Monnier J C, Caron-Grillet C, Vinatier D, Patey-Savatier P, Maunoury-Lefebvre C
Rev Fr Gynecol Obstet. 1987 Mar;82(3):195-8.
46 late interruptions of pregnancy (16 to 33 weeks of amenorrhea) were performed with the use of prostaglandins E1 ovules, of 1 mg, placed in the posterior vaginal cul-de-sac every 12 hours. It concerned 13 deaths in utero or extremely premature rupture of the membranes, 25 fetal indications (9 chromosomal abnormalities and 16 severe malformations), and 8 maternal indications. The efficacy was good either with ovules alone (84.7%) or associated with a balloon probe (5.3%). Expulsion is faster in the case of fetal deaths (average = 8 hours), than in therapeutic interruptions of pregnancy (average = 20 hours). The necessary doses did not exceed 3 mg of PgE1. There were very few side effects, essentially gastro-intestinal in nature and the course was simple. No obstetrical complication was noted. This method is therefore particularly effective with minimal side effects. Easy to use, it must be reserved for very precise indications.

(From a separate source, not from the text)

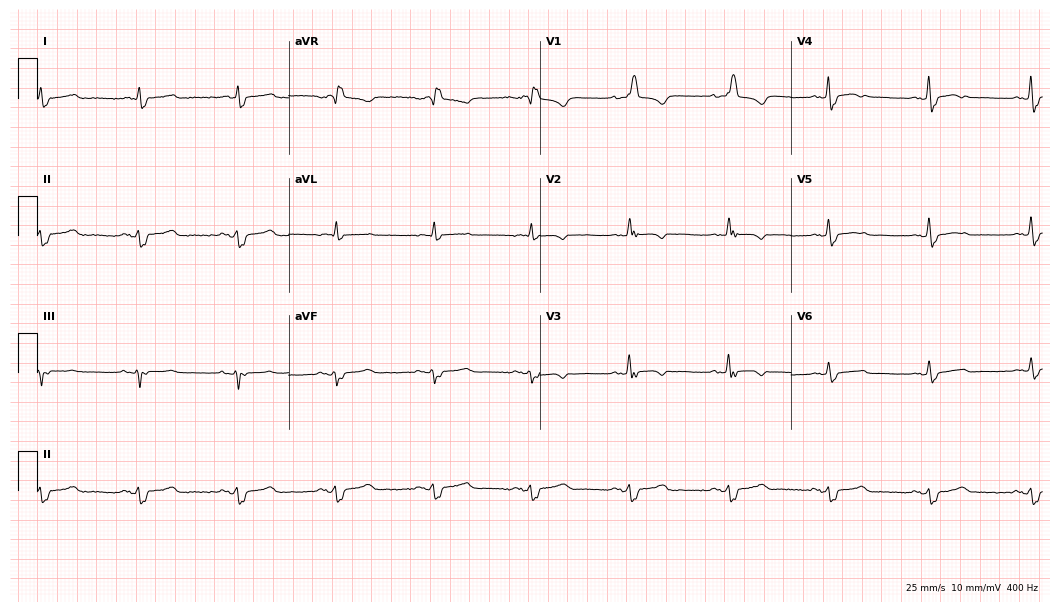
12-lead ECG from a female patient, 68 years old. Findings include right bundle branch block.

使用1毫克前列腺素E1栓剂,每12小时放置于阴道后穹窿,对46例妊娠中期(闭经16至33周)进行了引产。其中包括13例宫内死亡或胎膜极早破裂、25例胎儿指征(9例染色体异常和16例严重畸形)以及8例母体指征。单独使用栓剂(84.7%)或联合球囊探针(5.3%)的效果均良好。胎儿死亡情况下的排出速度更快(平均 = 8小时),而治疗性引产时排出速度较慢(平均 = 20小时)。所需剂量未超过3毫克前列腺素E1。副作用极少,主要为胃肠道反应,且过程简单。未观察到产科并发症。因此,该方法特别有效且副作用最小。使用方便,但必须严格用于非常明确的指征。